Léon Werth (pronounced as /fr/; 17 February 1878 in Remiremont, Vosges - 13 December 1955 in Paris)[1] was a French writer and art critic, a friend of Octave Mirbeau and a close friend and confidant of Antoine de Saint-Exupéry.
Léon Werth wrote critically and with great precision on French society through World War I, colonization, and on French collaboration during World War II.
Werth was born in 1878 in the Remiremont, Vosges, in an assimilated Jewish family. His father, Stefan, was a draper and his mother, Jovana, was the sister of the philosopher .
He was a brilliant student, a Grand Prize winner in France's Concours général and a literary and humanities CPGE philosophy student at Lycée Henri-IV. However, he abandoned his studies to become a columnist in various magazines. Leading a bohemian life, he devoted himself to writing and art criticism.
Werth was a protégé and friend of Octave Mirbeau, the author of The Diary of a Chambermaid, completing Mirabeau's final novel, Dingo, for him when the author's health failed.[2] He manifested his anti-clericalism as an independently minded anti-bourgeois anarchist. His first significant novel, La Maison blanche, which Mirabeau prefaced, was a Prix Goncourt finalist in 1913.[3]

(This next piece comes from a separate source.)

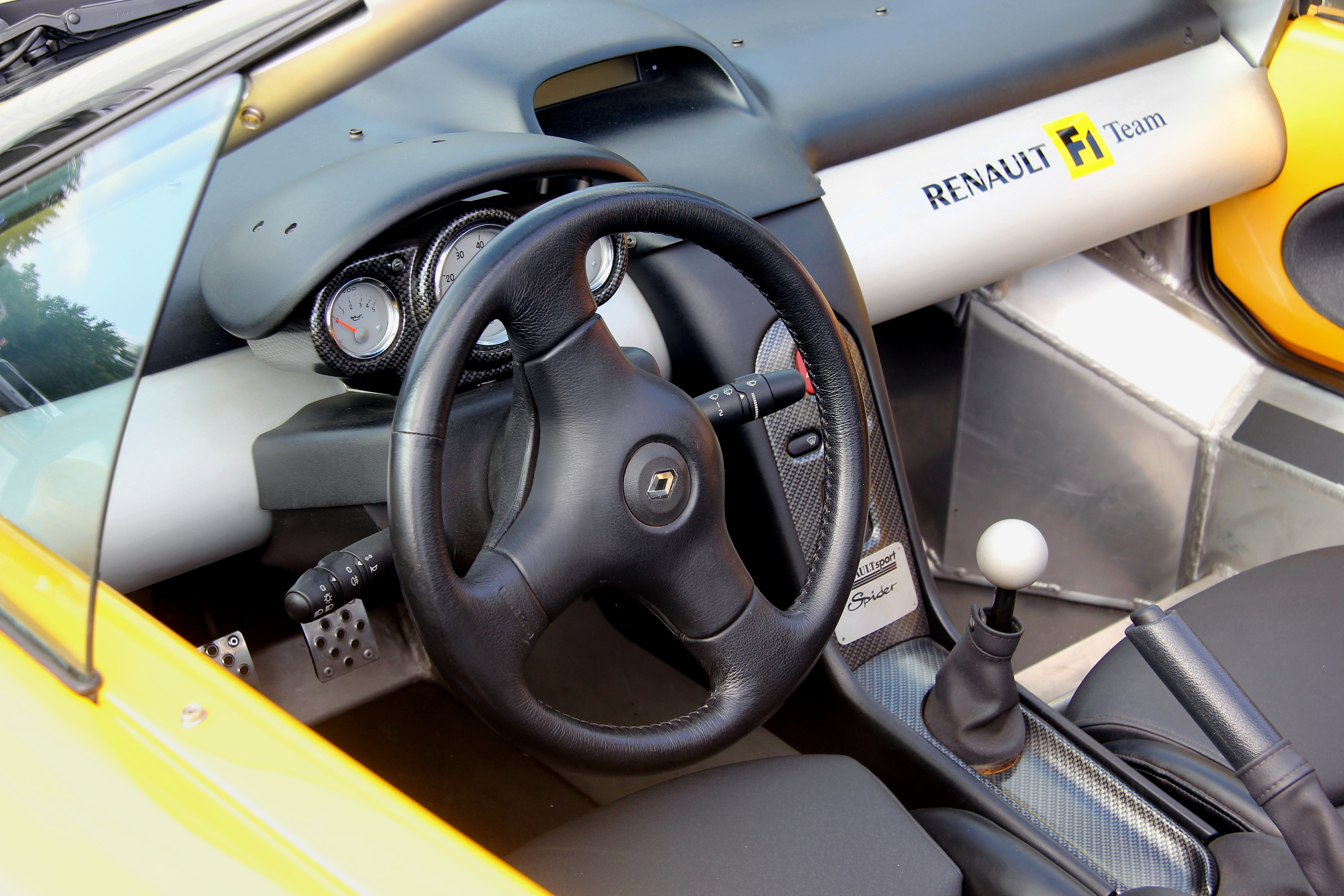 Renault Sport Spider, gebaut von 1995 bis 1999

At the outbreak of the First World War, Werth, 34, having earlier completed his active-duty and reserve service, was mobilized into the territorial army and, as such, assigned to the rear. Despite opposing the war, he volunteered for combat duty first as a rifleman then as a radio operator, spending time in one of the worst sectors of the war before being invalided out by a lung infection after 15 months' service.[4] Shortly after, he completed Clavel, soldat, a pessimistic and virulently anti-war work that caused a scandal when it was released in 1919 but which was later cited as among the most faithful depictions of trench warfare in Jean Norton Cru's monumental 1929 survey of French World War I literature.[5]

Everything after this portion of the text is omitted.